In 2000 Julius Shulman gave up retirement to begin working with his current business partner Juergen Nogai.

The Getty Research Institute held a 2005–2006 exhibition of Shulman's prints entitled "Julius Shulman, Modernity and the Metropolis"[2]. The exhibition included sections entitled "Framing the California Lifestyle," "Promoting the Power of Modern Architecture," "The Tools of an Innovator," and "The Development of a Metropolis"[2]. The exhibition traveled to the National Building Museum[3] and to the Art Institute of Chicago[4].

Julius Shulman and Juergen Nogai have had exhibitions at the Design and Architecture Museum in Frankfurt, Germany in Fall of 2005, as well as an exhibition at the Barnsdall Municipal Gallery in Los Angeles 2006, Craig Krull Gallery Bergamont station, Los Angeles, October 2007, and another up-coming show in Spring 2009. An exhibition of their work is also scheduled in Mannheim, Germany in 2010.
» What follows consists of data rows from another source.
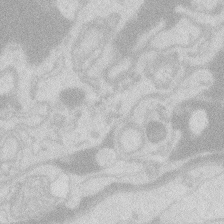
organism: Zebrafish
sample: Macrophage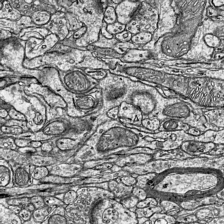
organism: Mouse
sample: Visual Cortex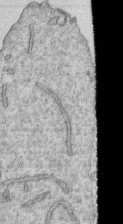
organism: Human
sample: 1205lu cells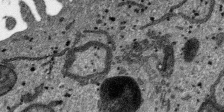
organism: Human
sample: Lung epithelial cells, uninfected (mock) control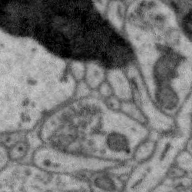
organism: Zebra finch
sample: Brain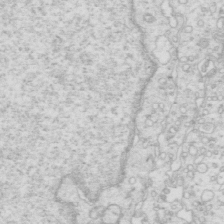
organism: Mouse
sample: Multiciliated cells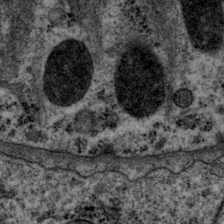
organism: P. pacificus
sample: Pharynx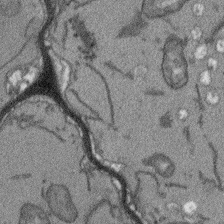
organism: Arabidopsis thaliana
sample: Root tip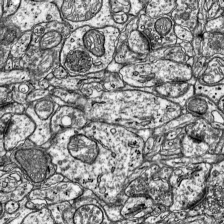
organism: Mouse
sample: Visual Cortex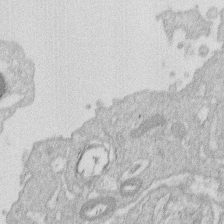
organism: Human
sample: Macrophage cells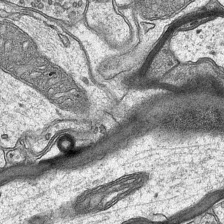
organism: Mouse
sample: CA1 Hippocampus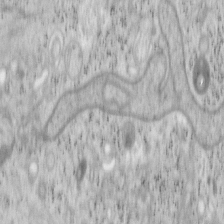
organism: Human
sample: HeLa cells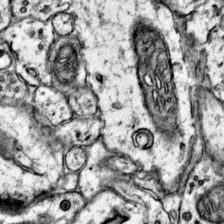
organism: Mouse
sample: Primary visual cortex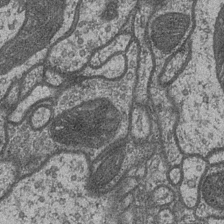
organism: Drosophila
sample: Optic medulla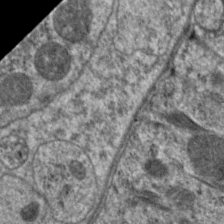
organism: C. elegans
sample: Pharynx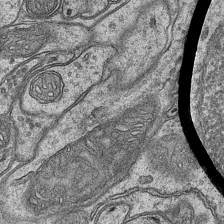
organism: Mouse
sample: CA1 Hippocampus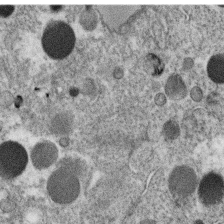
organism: C. elegans
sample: C. elegans oocyte; sperm cells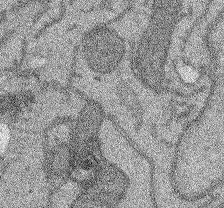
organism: Human
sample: HeLa cells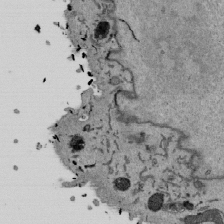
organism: Mouse
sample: ED-1 cell nuclei; centrioles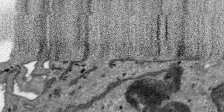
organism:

On December 16, 2007 Shulman attended a showing of his architectural photography at the Los Angeles Public Library[5]. The exhibit, organized by the Getty Research Institute, included one hundred fifty photographs documenting architectural changes in Los Angeles for the last eighty years. This progression includes the re-development of Bunker Hill, the growth of Century City, the avant-garde architectural designs in Los Angeles, such as Watts Towers, Grauman's Chinese Theatre, and the Getty Villa, as well as the growth of Wilshire Boulevard. The exhibition features the industrial engines at the Port of Los Angeles and the Los Angeles International Airport that helped fuel the growth of Los Angeles Also, featured diverse residential fabric from Echo Park to South Los Angeles. The exhibit spot-lighted Shulman's unique role in capturing and promoting innovative, sleek Case Study Houses, as well as the contrasting tract housing developments with repeated floor plans.
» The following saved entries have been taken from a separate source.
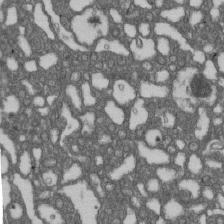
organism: Drosophila
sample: Nephrocyte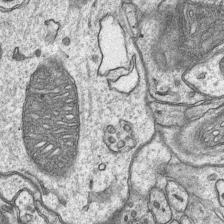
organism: Mouse
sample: CA1 Hippocampus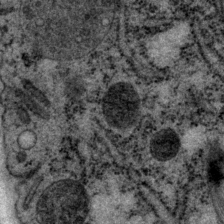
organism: P. pacificus
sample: Pharynx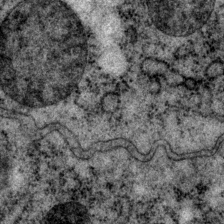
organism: P. pacificus
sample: Pharynx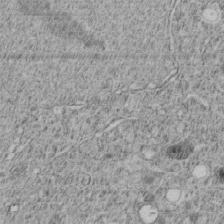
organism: C. elegans
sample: C. elegans embryo early stage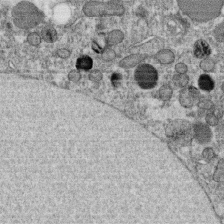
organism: C. elegans
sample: C. elegans oocyte; sperm cells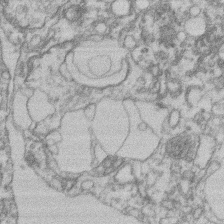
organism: Mouse
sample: T cell stromal cell synapse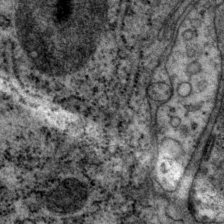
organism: P. pacificus
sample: Pharynx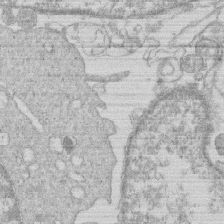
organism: Human
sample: Macrophage cells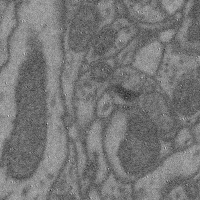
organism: Mouse
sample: Cerebral cortex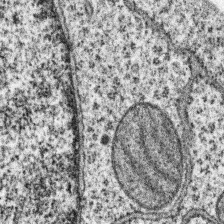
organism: Human
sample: HeLa cells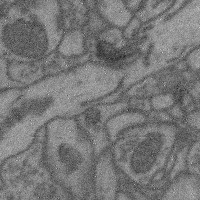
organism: Mouse
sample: Cerebral cortex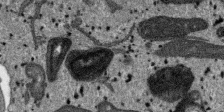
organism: Human
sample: Lung epithelial cells, uninfected (mock) control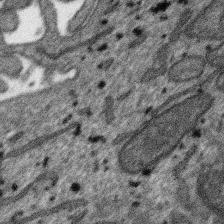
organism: Human
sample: Lung epithelial cells infected with SARS-CoV-2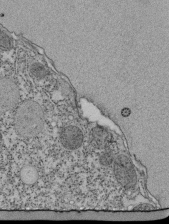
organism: Tetrahymena
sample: Cilia in tetrahymena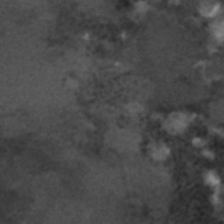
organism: C. elegans
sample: C. elegans embryo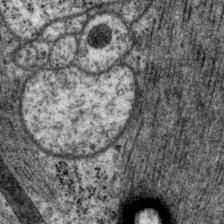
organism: P. pacificus
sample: Pharynx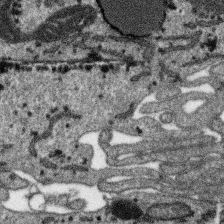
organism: Human
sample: Lung epithelial cells infected with SARS-CoV-2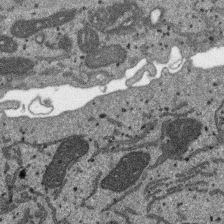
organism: Human
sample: Lung epithelial cells infected with SARS-CoV-2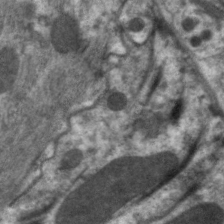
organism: C. elegans
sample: Pharynx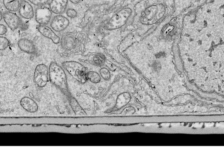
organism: Drosophila
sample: Cell division; meiosis; drosophila spermatocytes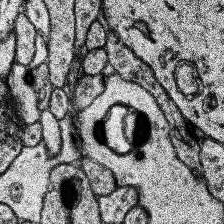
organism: Human
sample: Temporal Lobe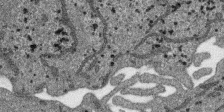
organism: Human
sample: Lung epithelial cells infected with SARS-CoV-2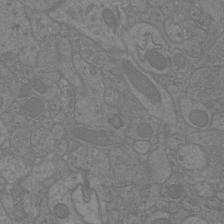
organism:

In February, 2008, the Palm Springs Art Museum presented "Julius Shulman: Palm Springs," guest curated by Michael Stern. Containing over 200 objects, this is the largest Julius Shulman exhibition that has ever been presented to date. In addition to the Shulman photographs, renderings, illustrations and models of many of the buildings that Shulman photographed were presented to compliment Shulman's extensive documentation of a place that was so inspirational to him. Rizzoli published the accompanying catalog, "Julius Shulman: Palm Springs." Additionally, a documentary DVD was produced in conjunction with the exhibition "Julius Shulman: Desert Modern."

Selected Shulman works were included in the Annenberg Space for Photography's inaugural exhibit, L8S ANG3LES [6]. One of his last commissioned works was of the Space, which opened in March, 2009, with Shulman in attendance.
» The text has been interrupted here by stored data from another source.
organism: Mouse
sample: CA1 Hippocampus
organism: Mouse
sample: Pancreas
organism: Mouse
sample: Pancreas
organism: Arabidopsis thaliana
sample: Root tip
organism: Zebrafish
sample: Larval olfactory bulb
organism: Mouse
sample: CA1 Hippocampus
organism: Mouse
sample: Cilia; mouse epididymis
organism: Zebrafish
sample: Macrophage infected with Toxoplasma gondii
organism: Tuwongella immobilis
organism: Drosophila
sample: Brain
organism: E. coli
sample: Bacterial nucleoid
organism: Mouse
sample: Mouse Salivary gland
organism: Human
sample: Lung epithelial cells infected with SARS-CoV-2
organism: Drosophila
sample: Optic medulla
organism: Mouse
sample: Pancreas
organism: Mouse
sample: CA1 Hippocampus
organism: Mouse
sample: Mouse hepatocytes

Shulman was the subject of a 2008 documentary film, "Visual Acoustics: The Modernism of Julius Shulman." The film, narrated by Dustin Hoffman and directed by Eric Bricker, explores both Shulman’s art and uniquely individualistic life offering a lyrical portrait of modernism’s most eloquent ambassador. It discusses how Shulman's images helped to shape the careers of influential 20th century architects, including Frank Lloyd Wright, Richard Neutra and John Lautner. The film won the 2009 Palm Springs International Film Festival Audience Award for Best Documentary Feature.

Shulman died at his home in Los Angeles, California on Wednesday, July 15, 2009, he was 98 years old.[7]